When Will proposes in the midst of battling undead fish people, he honestly, truly, irrevocably, believes that he and Elizabeth might die at any moment. That mindset is what informs every decision they make in the scene, understandably. Despite the (terrible) state of their relationship, if we can call it that at this point, it's never in question that these two care about each other, and that Will's goal has always been to marry Elizabeth.

So, he proposes. Elizabeth's shock and response "I don't think now's the best time!" and Will's "Now may be the only time!" pretty much sums it all up. Elizabeth, rightly, was probably thinking "What the hell is wrong with this guy? I'm trying not to get stabbed and we've barely spoken in weeks, we're not getting married right now" But, when he reminds her of the imminent danger they're in, Elizabeth agrees to get married. And it makes sense, on a surface level, them delivering their vows while hacking at British soldiers is even cute. They would not have been thinking rationally AT ALL, and the added pressure of "It doesn't matter since I'm probably gonna die anyway" colours their decision, so of course Will and Elizabeth are going to think impulsively and say "Screw it, I care about you, let's do this" and not realize that it's a terrible idea, which they'd see if they stopped to consider it for more than 3 seconds.

However, if they weren't fighting a huge battle, and it wasn't used as a convenient plot device to add levity to the near-25 minute battle scene, it makes no sense for Will and Elizabeth to reconcile in this movie and be Perfect Childhood Sweethearts In Love again. There is absolutely no buildup to this scene or even an expression of love between them the entire movie, or throughout most of the previous one! The repressed desire, shared history, and puppy-love that brought this couple together in The Curse of the Black Pearl is not enough to sustain this relationship anymore. Elizabeth has drastically changed from the first movie to the third, with the loss of her father and Norrington, killing Jack, and the general pirate antics she's been up to hardening her. She is no longer the spirited, naive governor's daughter who talked her way onto a pirate ship and fell in love with a blacksmith below her station. Instead, she's an unapologetic, calculating, and courageous Pirate King who's fought and killed and had her eyes opened to the grim cruelty of her society, thanks to Lord Beckett and his mass execution of pirates and anyone associated with them. Will and Elizabeth haven't been communicating effectively or healthily for the entire film, a trend that started at the end of Dead Man's Chest when Liz killed Jack and didn't tell Will. Not to mention all the unfinished romantic sexual business between murderer and murdered....

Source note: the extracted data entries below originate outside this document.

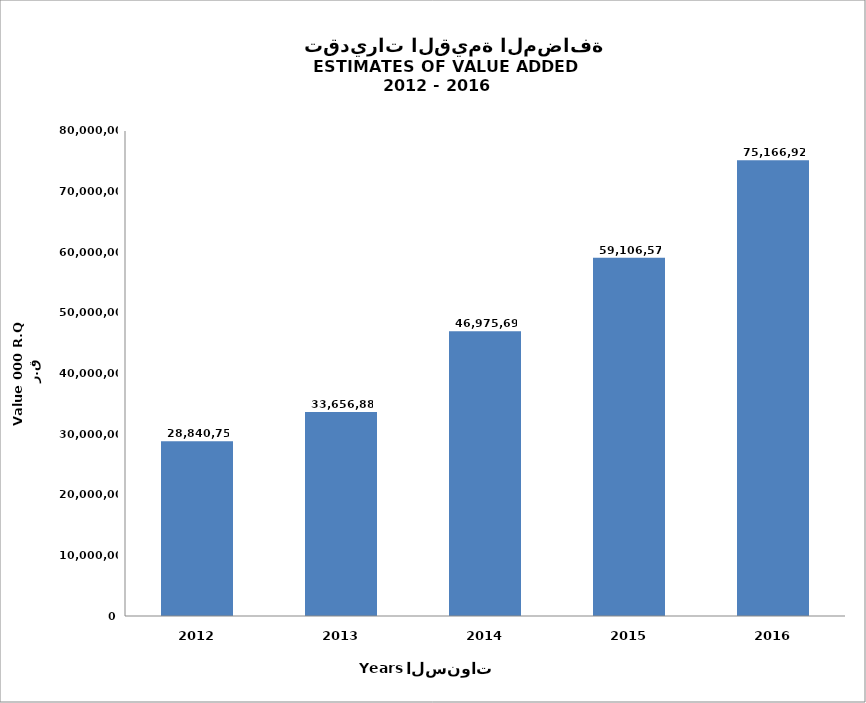
| Category | السنة
Year |
|---|---|
| 2016.0 | 75166929 |
| 2015.0 | 59106571 |
| 2014.0 | 46975693 |
| 2013.0 | 33656880 |
| 2012.0 | 28840751 |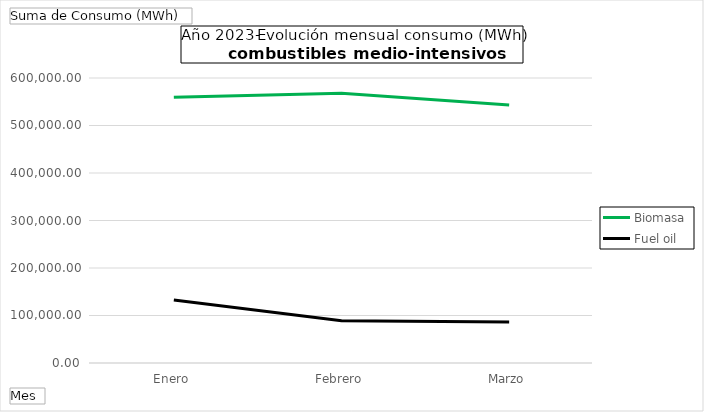
| Category | Biomasa | Fuel oil |
|---|---|---|
| Enero | 559533.61 | 132554.63 |
| Febrero | 567766.49 | 88948.18 |
| Marzo | 543216.95 | 86334.04 |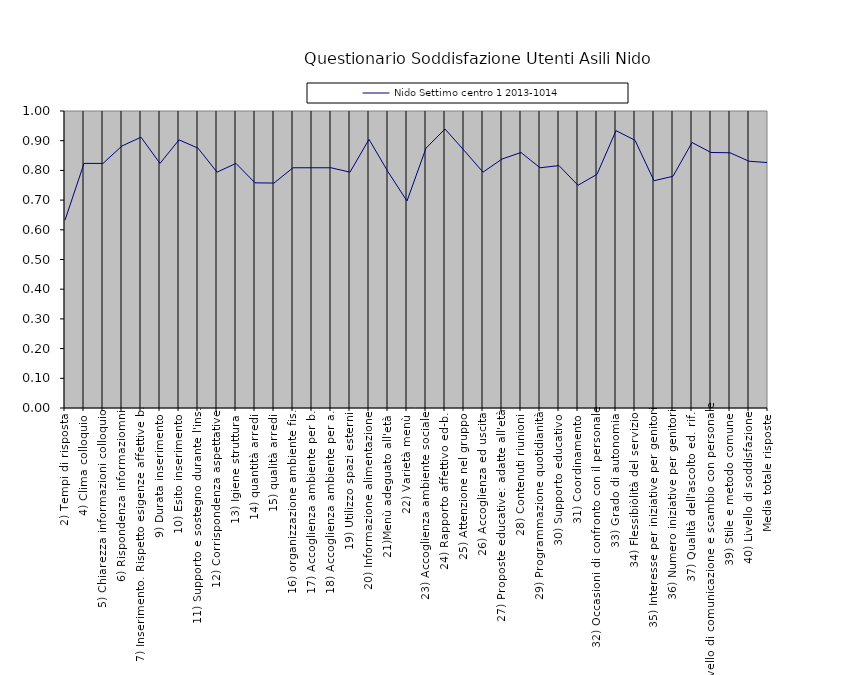
| Category | Nido Settimo centro 1 2013-1014 |
|---|---|
| 2) Tempi di risposta | 0.632 |
| 4) Clima colloquio | 0.824 |
| 5) Chiarezza informazioni colloquio | 0.824 |
| 6) Rispondenza informaziomni | 0.882 |
| 7) Inserimento. Rispetto esigenze affettive b. | 0.912 |
| 9) Durata inserimento | 0.824 |
| 10) Esito inserimento | 0.903 |
| 11) Supporto e sostegno durante l'ins. | 0.875 |
| 12) Corrispondenza aspettative | 0.794 |
| 13) Igiene struttura | 0.824 |
| 14) quantità arredi | 0.758 |
| 15) qualità arredi | 0.757 |
| 16) organizzazione ambiente fis. | 0.809 |
| 17) Accoglienza ambiente per b. | 0.809 |
| 18) Accoglienza ambiente per a. | 0.809 |
| 19) Utilizzo spazi esterni | 0.794 |
| 20) Informazione alimentazione | 0.904 |
| 21)Menù adeguato all'età | 0.795 |
| 22) Varietà menù | 0.697 |
| 23) Accoglienza ambiente sociale | 0.875 |
| 24) Rapporto affettivo ed-b. | 0.939 |
| 25) Attenzione nel gruppo | 0.868 |
| 26) Accoglienza ed uscita | 0.794 |
| 27) Proposte educative: adatte all'età | 0.838 |
| 28) Contenuti riunioni | 0.86 |
| 29) Programmazione quotidianità | 0.809 |
| 30) Supporto educativo | 0.816 |
| 31) Coordinamento | 0.75 |
| 32) Occasioni di confronto con il personale | 0.787 |
| 33) Grado di autonomia | 0.934 |
| 34) Flessibiòlità del servizio | 0.902 |
| 35) Interesse per iniziative per genitori | 0.765 |
| 36) Numero iniziative per genitori | 0.78 |
| 37) Qualità dell'ascolto ed. rif. | 0.894 |
| 38) Livello di comunicazione e scambio con personale | 0.86 |
| 39) Stile e metodo comune | 0.859 |
| 40) Livello di soddisfazione | 0.831 |
| Media totale risposte | 0.826 |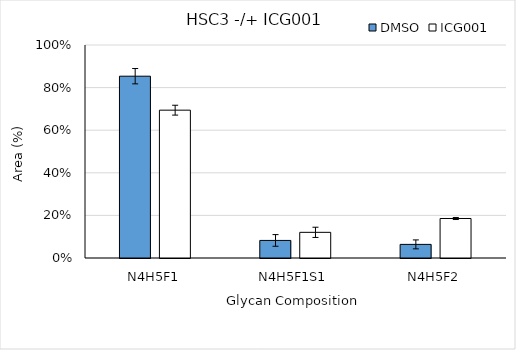
| Category | DMSO | ICG001 |
|---|---|---|
| N4H5F1 | 0.854 | 0.694 |
| N4H5F1S1 | 0.082 | 0.12 |
| N4H5F2 | 0.064 | 0.185 |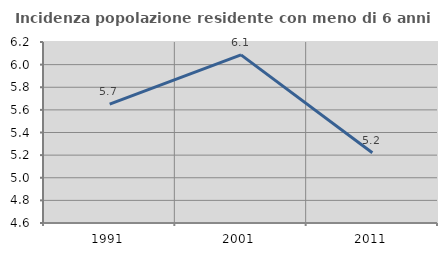
| Category | Incidenza popolazione residente con meno di 6 anni |
|---|---|
| 1991.0 | 5.652 |
| 2001.0 | 6.086 |
| 2011.0 | 5.22 |

All of this is to say that as an entire subplot of Dead Man's Chest showed us, Elizabeth should have ended up with Jack, or by herself living her best life as the Pirate King that she is, instead of waiting on an island doing nothing. Her final scene in the original trilogy makes all of her development useless as she ends up right back where she started, trapped on land in a dress, all for the sake of a childhood romance.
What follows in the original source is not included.